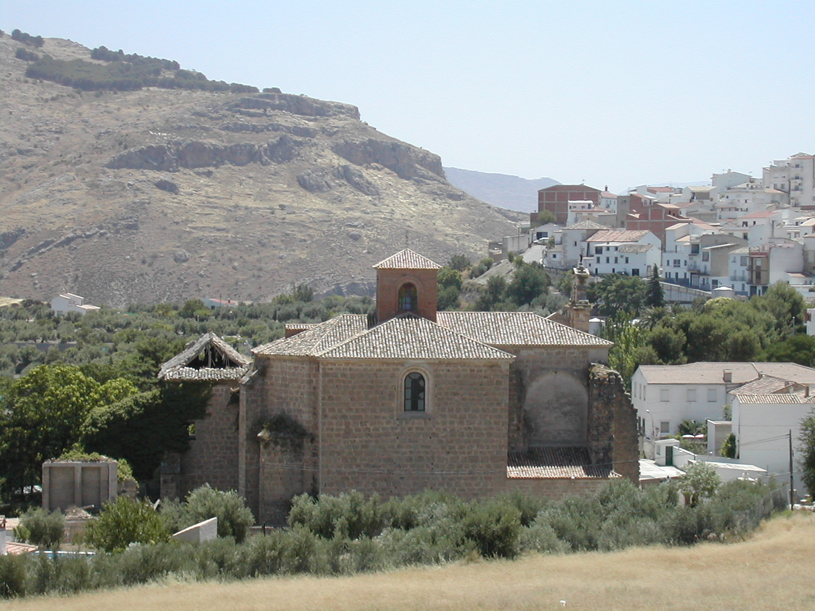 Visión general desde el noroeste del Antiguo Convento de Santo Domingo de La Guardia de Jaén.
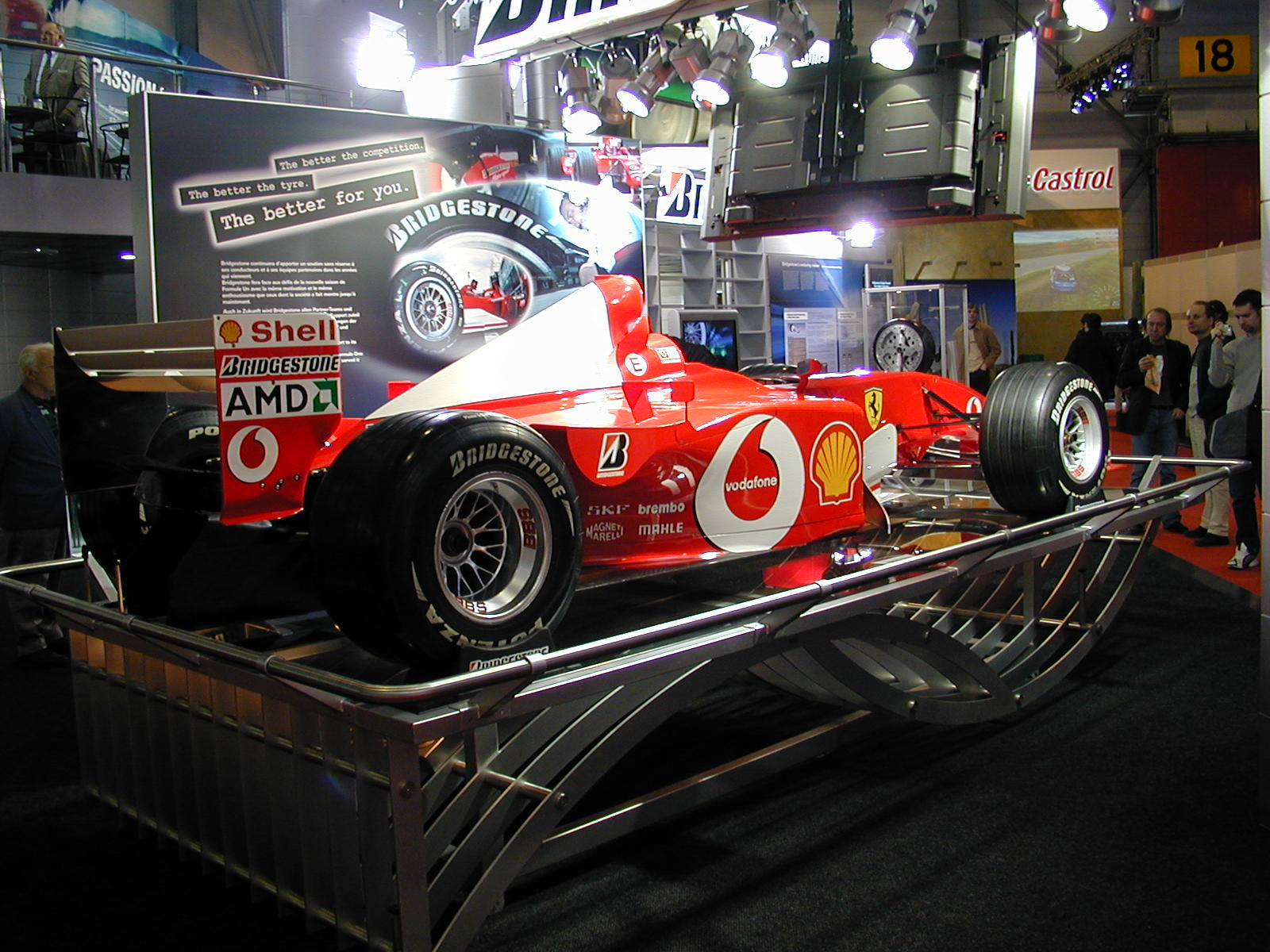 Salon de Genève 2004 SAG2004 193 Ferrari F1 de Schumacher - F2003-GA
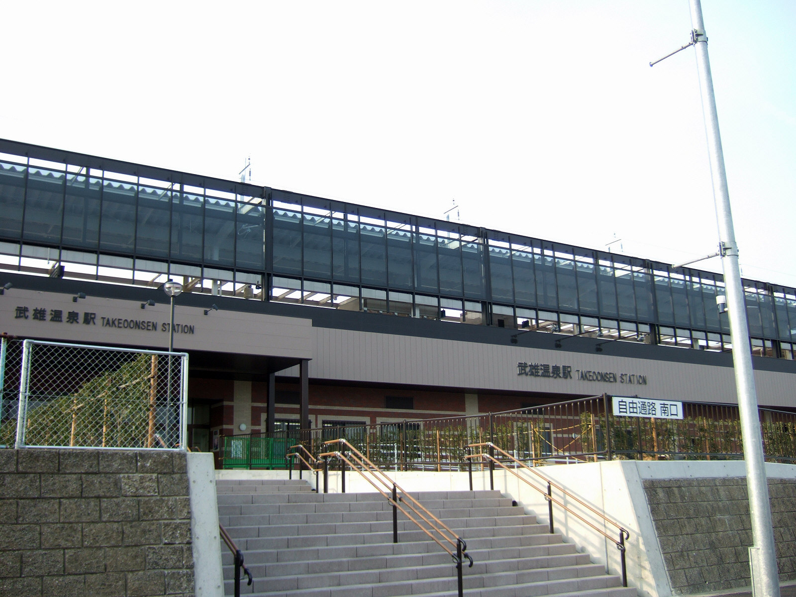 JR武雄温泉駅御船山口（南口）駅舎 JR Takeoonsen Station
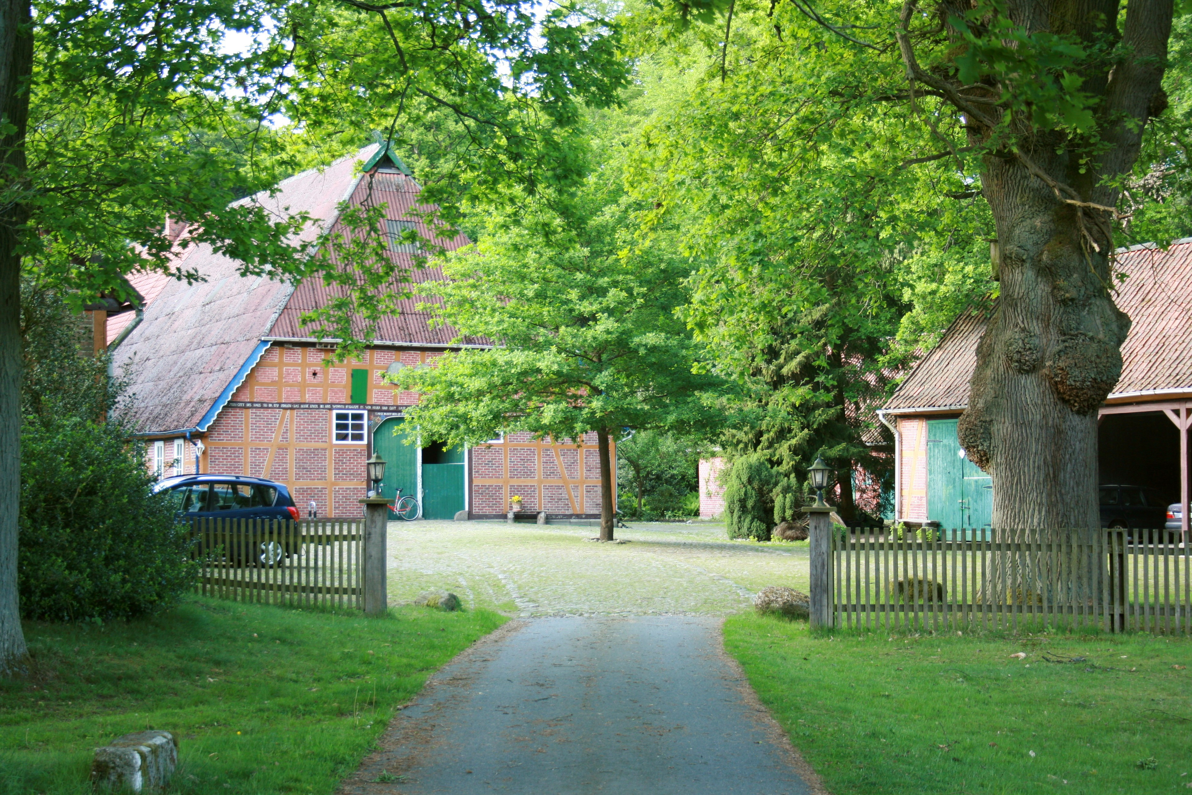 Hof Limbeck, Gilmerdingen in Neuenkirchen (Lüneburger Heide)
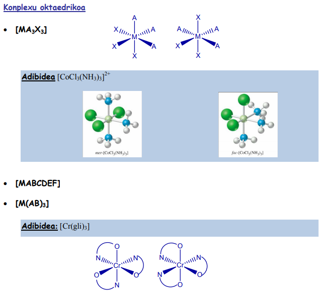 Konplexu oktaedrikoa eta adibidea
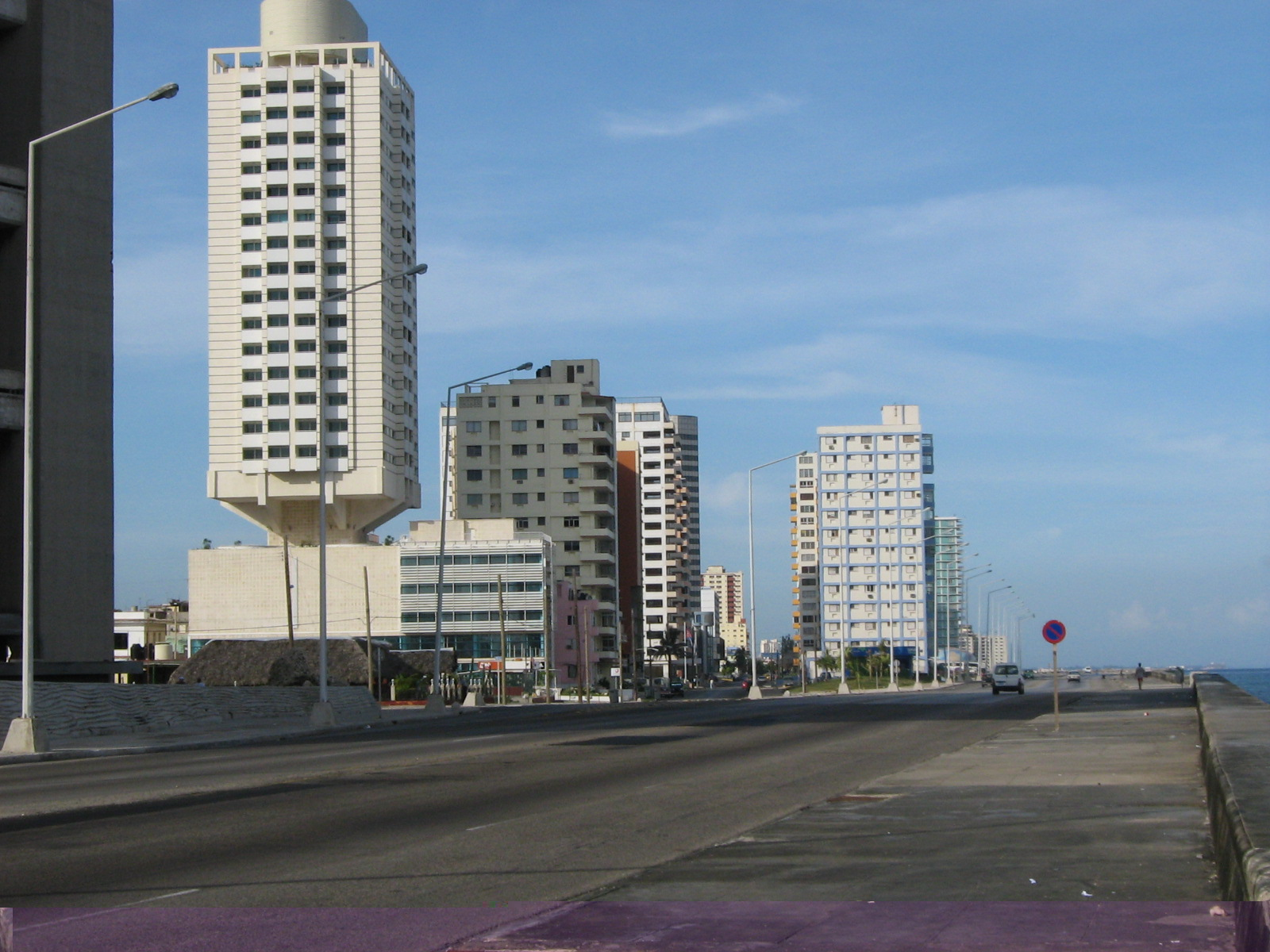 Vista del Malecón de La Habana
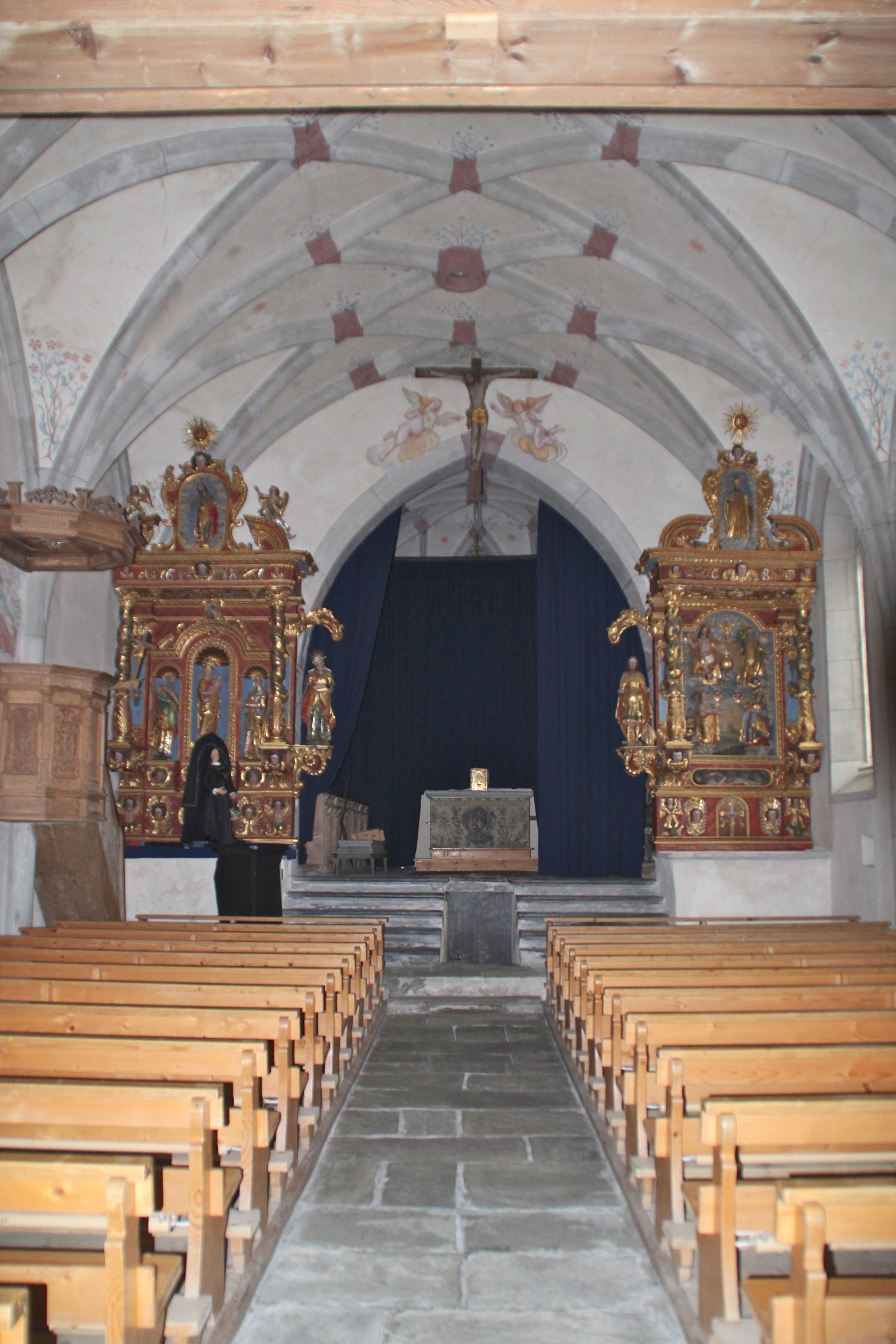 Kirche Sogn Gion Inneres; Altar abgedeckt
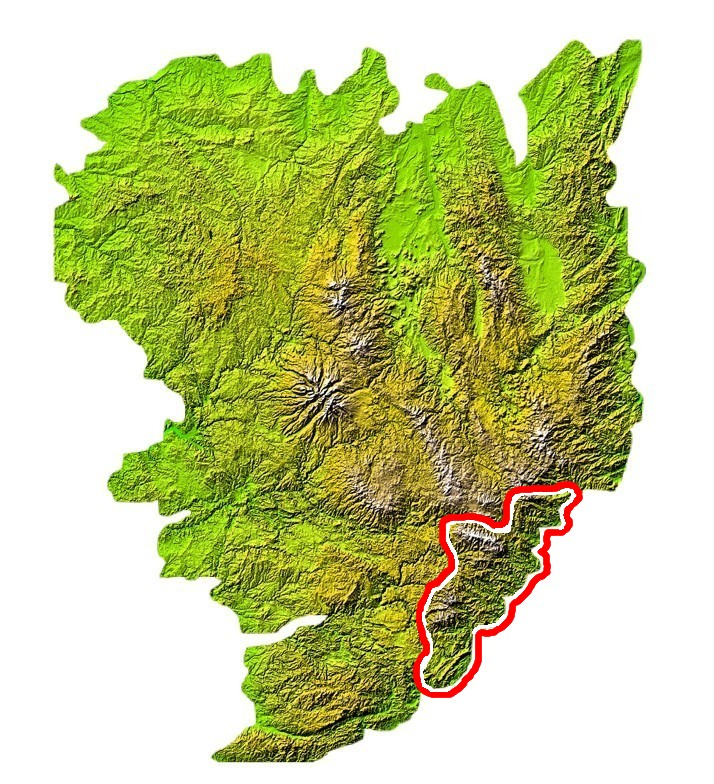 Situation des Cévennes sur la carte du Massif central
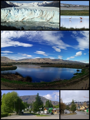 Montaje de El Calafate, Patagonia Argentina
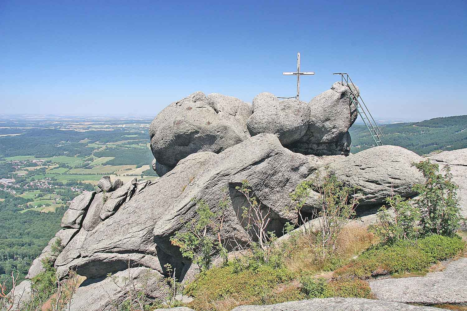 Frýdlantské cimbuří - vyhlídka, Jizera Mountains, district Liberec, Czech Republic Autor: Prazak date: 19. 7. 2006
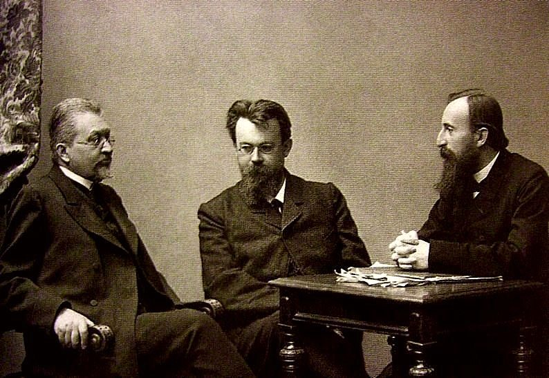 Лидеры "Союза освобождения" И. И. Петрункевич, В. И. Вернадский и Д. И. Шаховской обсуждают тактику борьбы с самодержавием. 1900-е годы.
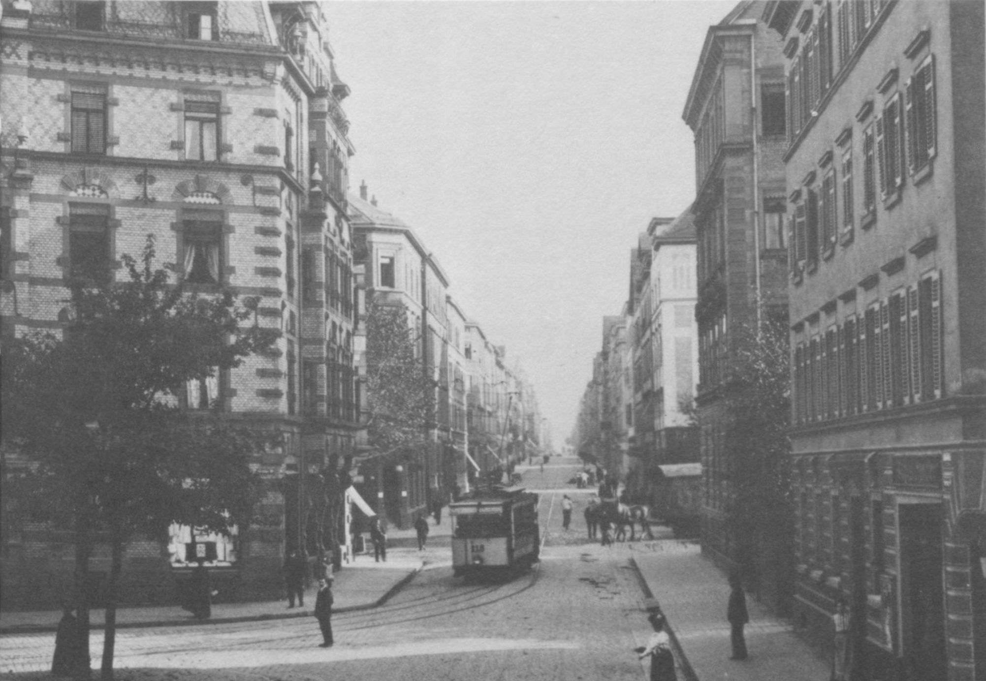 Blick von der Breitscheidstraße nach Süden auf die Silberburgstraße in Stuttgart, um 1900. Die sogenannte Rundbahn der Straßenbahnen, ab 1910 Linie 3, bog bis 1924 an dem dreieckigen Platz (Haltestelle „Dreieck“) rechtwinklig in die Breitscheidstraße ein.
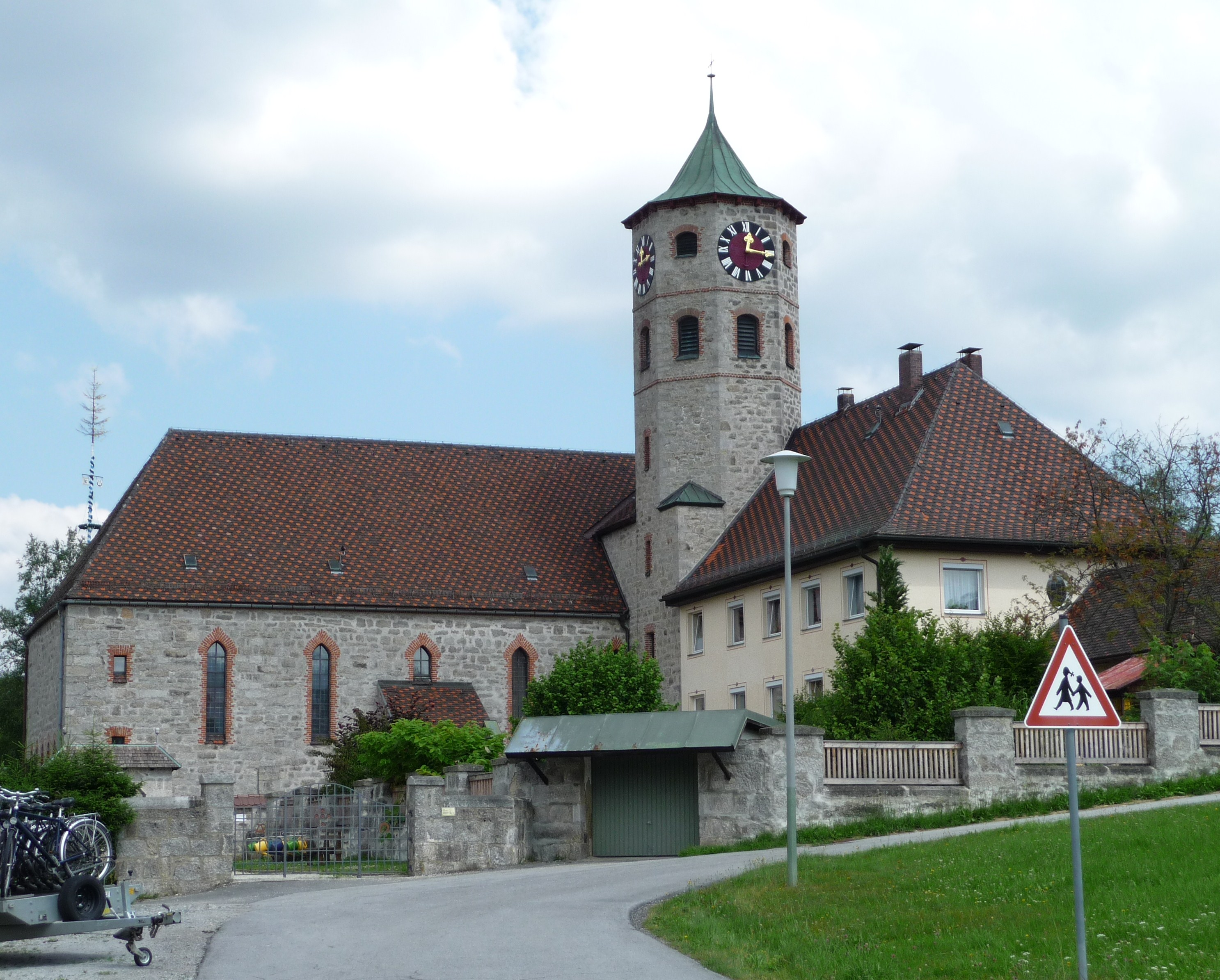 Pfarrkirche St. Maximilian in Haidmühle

§ **Required action**
The material above must be printed exactly, with its pictures left out.

§ **Solution for this problem**
 Visión general desde el noroeste del Antiguo Convento de Santo Domingo de La Guardia de Jaén.
 Salon de Genève 2004 SAG2004 193 Ferrari F1 de Schumacher - F2003-GA
 JR武雄温泉駅御船山口（南口）駅舎 JR Takeoonsen Station
 Hof Limbeck, Gilmerdingen in Neuenkirchen (Lüneburger Heide)
 Konplexu oktaedrikoa eta adibidea
 Vista del Malecón de La Habana
 Kirche Sogn Gion Inneres; Altar abgedeckt
 Situation des Cévennes sur la carte du Massif central
 Montaje de El Calafate, Patagonia Argentina
 Frýdlantské cimbuří - vyhlídka, Jizera Mountains, district Liberec, Czech Republic Autor: Prazak date: 19. 7. 2006
 Лидеры "Союза освобождения" И. И. Петрункевич, В. И. Вернадский и Д. И. Шаховской обсуждают тактику борьбы с самодержавием. 1900-е годы.
 Blick von der Breitscheidstraße nach Süden auf die Silberburgstraße in Stuttgart, um 1900. Die sogenannte Rundbahn der Straßenbahnen, ab 1910 Linie 3, bog bis 1924 an dem dreieckigen Platz (Haltestelle „Dreieck“) rechtwinklig in die Breitscheidstraße ein.
 Pfarrkirche St. Maximilian in Haidmühle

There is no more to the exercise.